Preparations for 2016 U.S. Presidential Debate between Donald Trump and Hillary Clinton
Brian Allen/Voice of America, via Wikimedia Commons

2016 U.S. Presidential Debate: Donald Trump vs. Hillary Clinton: A Political Analysis

During the first 2016 U.S. presidential election debate, Donald Trump and Hillary Clinton faced off in a sometimes heated debate that revolved around a number of key issues. Compared to the 2020 U.S. presidential election debate between Donald Trump and Joe Biden, it’s clear the temperature has changed for the worse in the U.S., at least within the political system.

“Donald, I know you live in your own reality,” said Clinton in the highly-anticipated event hosted at Hofstra University in Hempstead, New York, suggesting Trump lies. She also suggested he was and is a racist and a sexist. 

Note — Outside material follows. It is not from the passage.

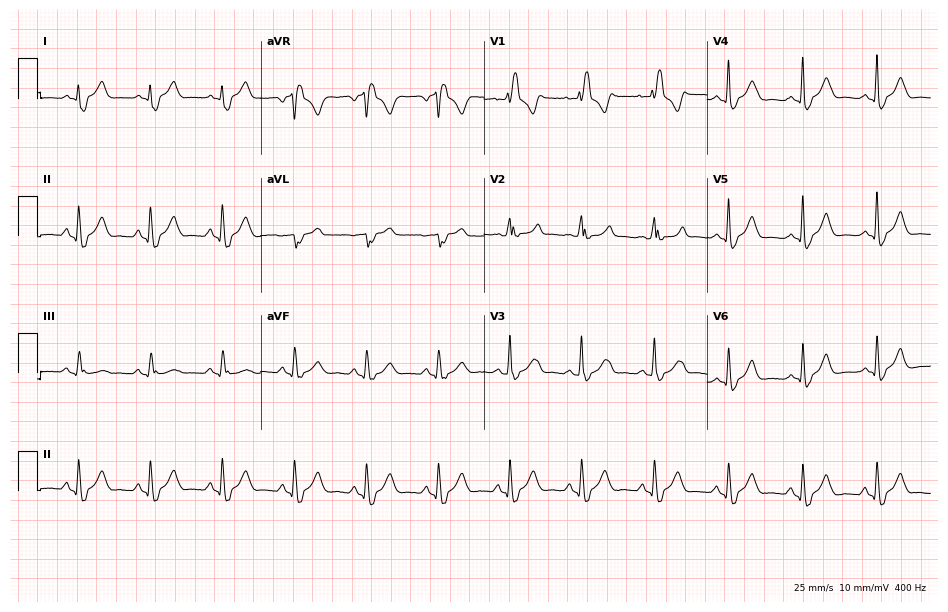
Electrocardiogram, a 56-year-old female. Interpretation includes right bundle branch block (RBBB).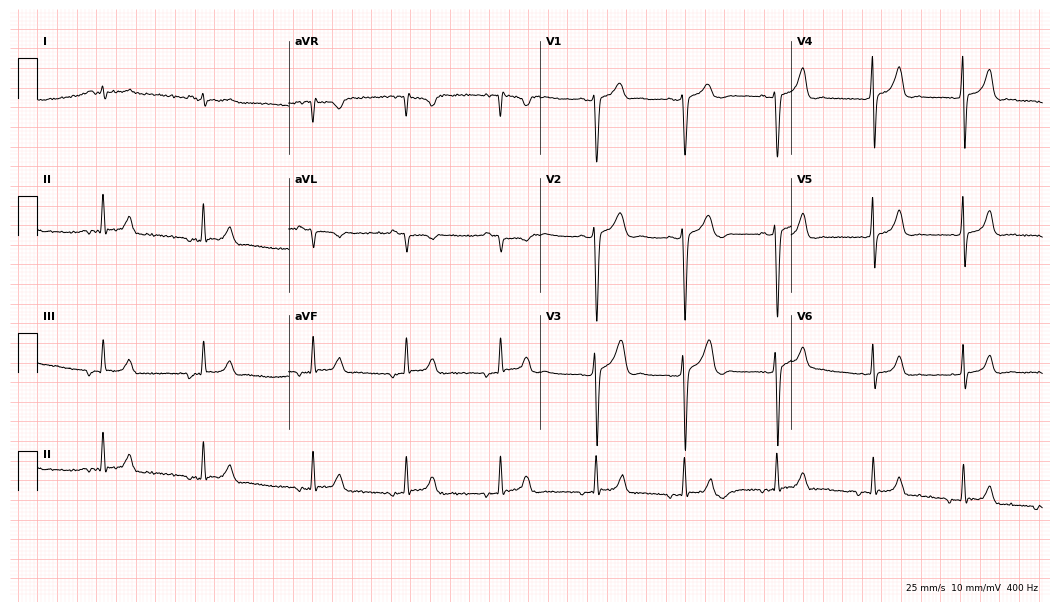
Resting 12-lead electrocardiogram (10.2-second recording at 400 Hz). Patient: a male, 22 years old. Read as a normal ECG.

Throughout the debate, Clinton called Trump by his first name — a sign of the lack of collegiality that has seeped into recent U.S. politics, including but not limited to the first U.S. presidential debate during the 2020 cycle between Biden and Trump where Biden asked the then-U.S. president Trump to “shut up.”

The sharpest exchanges in the 2016 debate, however, involved issues of race and gender.

Trump avoided explaining his support for “birtherism,” falsely accusing Clinton partisans of spreading it during the 2008 Democratic primaries. He also avoided explaining why he suddenly announced, earlier in the month, that he now believes former U.S. president Barack Obama was born in Hawaii, after years of suggesting otherwise.

In the 2020 debate, Trump took the race issue and ignited it on fire when he told the Proud Boys, a white supremacist group, to “stand back and stand by” while denouncing left-wing groups like Antifa — something that exemplifies the ways in which the political temperature and conversation, at official events like debates, has been dialed way up since the 2016 debate.

Clinton, in fairness, said Trump built his entire political career by promoting the claim that Obama was not an American citizen, calling it a “racist lie,” during the 2016 debate. Noting Trump’s company was sued for housing discrimination back in the 1970s, Clinton said he “has a long record of engaging in racist behaviour.” Trump answered by saying the Justice Department was suing a number of other companies for racial discrimination at the time.

Trump did not retract previous comments that said Clinton lacked “the look” and “the stamina” to be president. In additional comments which likely referred to her health, Trump said “I don’t believe Hillary has the stamina” to endure the burdens of the presidency.” Clinton fought back and suggested that when Trump travels to more than 100 countries, engages in marathon testimony to congressional committees, then “he can talk to me about stamina.” Throughout the debate, Clinton made it a point to bring attention to Trump’s past unpresidential comments, including his past references to looks, arguing that “this is a man who calls women pigs, slobs, and dogs.”

Overall, the debate was very much effective in that it showed the ways in which the temperature has heated up since 2016, but it also vindicated Clinton, especially in regards to her comments about Trump’s taxes, in which she suggested he paid none. (The New York Times confirmed this in a 2020 report.) But the real loser in this debate was the American people, who have lost the civility that once ruled their politics, and in the broader public sphere.